Im Iran steht der Fußball derzeit vollständig still. Wegen der 40-tägigen Staatstrauer für den getöteten Religionsführer Ajatollah Ali Chamenei ist der gesamte Spielbetrieb ausgesetzt. Auch die für März geplanten WM-Vorbereitungsspiele werden nicht stattfinden, was die Vorbereitung der Nationalmannschaft erheblich beeinträchtigt.

Der Weltverband FIFA hält sich in dieser angespannten Situation bedeckt. FIFA-Generalsekretär Mattias Grafström sagte am Samstag in Wales lediglich, man werde „die Situation beobachten“. Oberste Priorität habe ein sicherer Ablauf der WM, bei der alle qualifizierten Mannschaften teilnehmen können sollen.

Politische Spannungen überschatten Sport

Die politischen Spannungen zwischen dem Iran und den USA sind nicht neu. Bereits bei der WM-Auslosung im Dezember in Washington hatte es erhebliche Probleme gegeben: Der Iran boykottierte die Veranstaltung, nachdem die US-Regierung drei Funktionären – darunter Präsident Taj – die Einreisevisa verweigert haben soll.

Der Iran ist sportlich für die WM qualifiziert und soll in einer Gruppe mit Belgien, Neuseeland und Ägypten spielen. Doch die jüngsten Entwicklungen werfen ernste Fragen auf:

  • Wird der Iran überhaupt an der WM teilnehmen?
  • Wie werden sich die politischen Spannungen auf den Spielbetrieb auswirken?
  • Kann die FIFA in diesem Konflikt vermitteln?

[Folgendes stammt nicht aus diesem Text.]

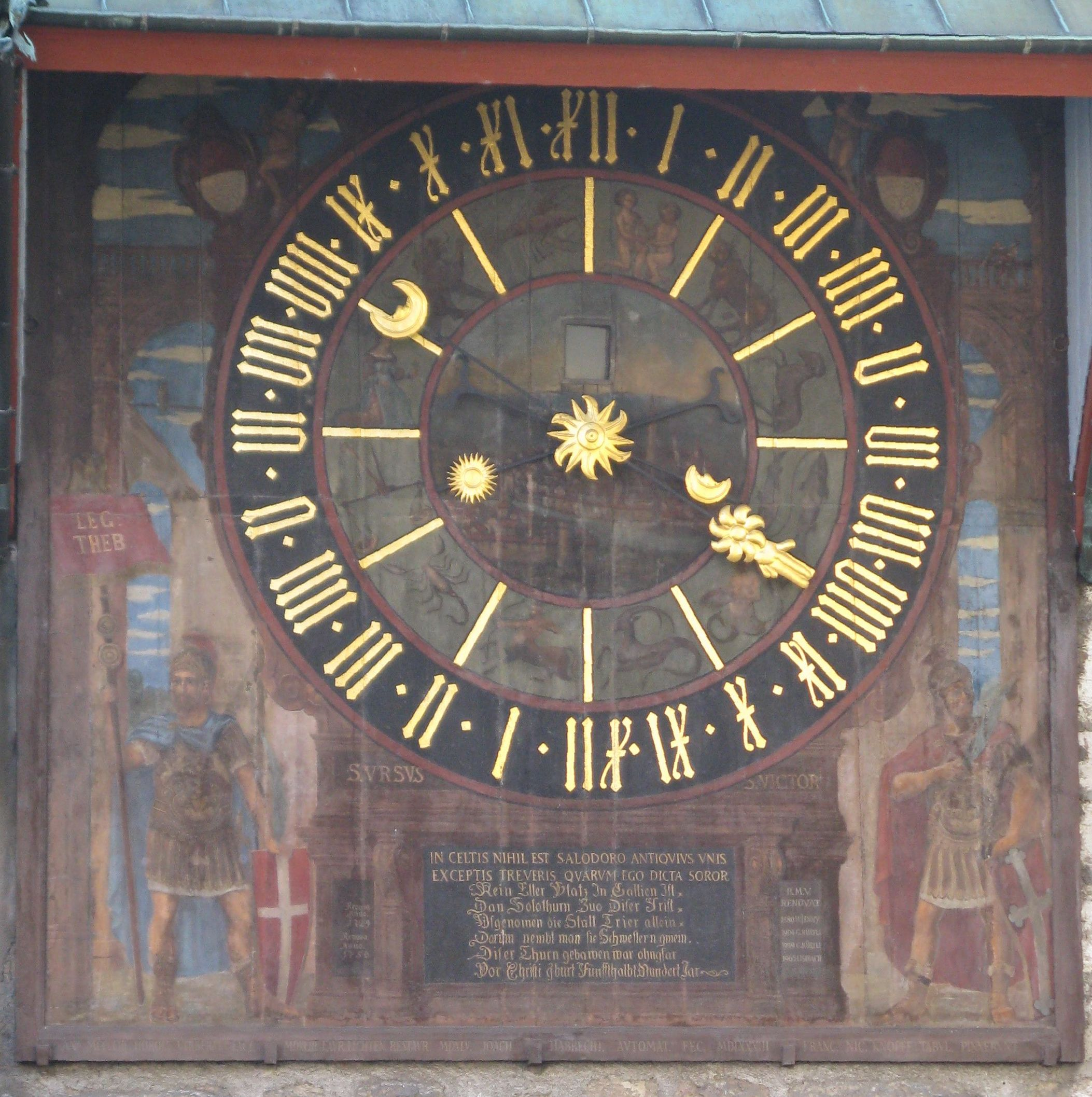 Astronomische Uhr am Roten Turm in Solothurn: Tierkreisuhr

Die Situation wird durch kontroverse Äußerungen weiter verkompliziert. Donald Trumps WM-Beauftragter Andrew Giuliani schrieb auf der Plattform X zum Tod des Ajatollahs: „Morgen kümmern wir uns um Fußballspiele, heute feiern wir die Chance auf Freiheit.“ Solche Statements heizen die angespannte Atmosphäre zusätzlich an.

Die kommenden Wochen werden zeigen, ob der Fußball in dieser politisch hochbrisanten Situation Brücken bauen kann oder ob die WM von den geopolitischen Konflikten überschattet wird. Die Entscheidung des iranischen Fußballverbands wird mit Spannung erwartet.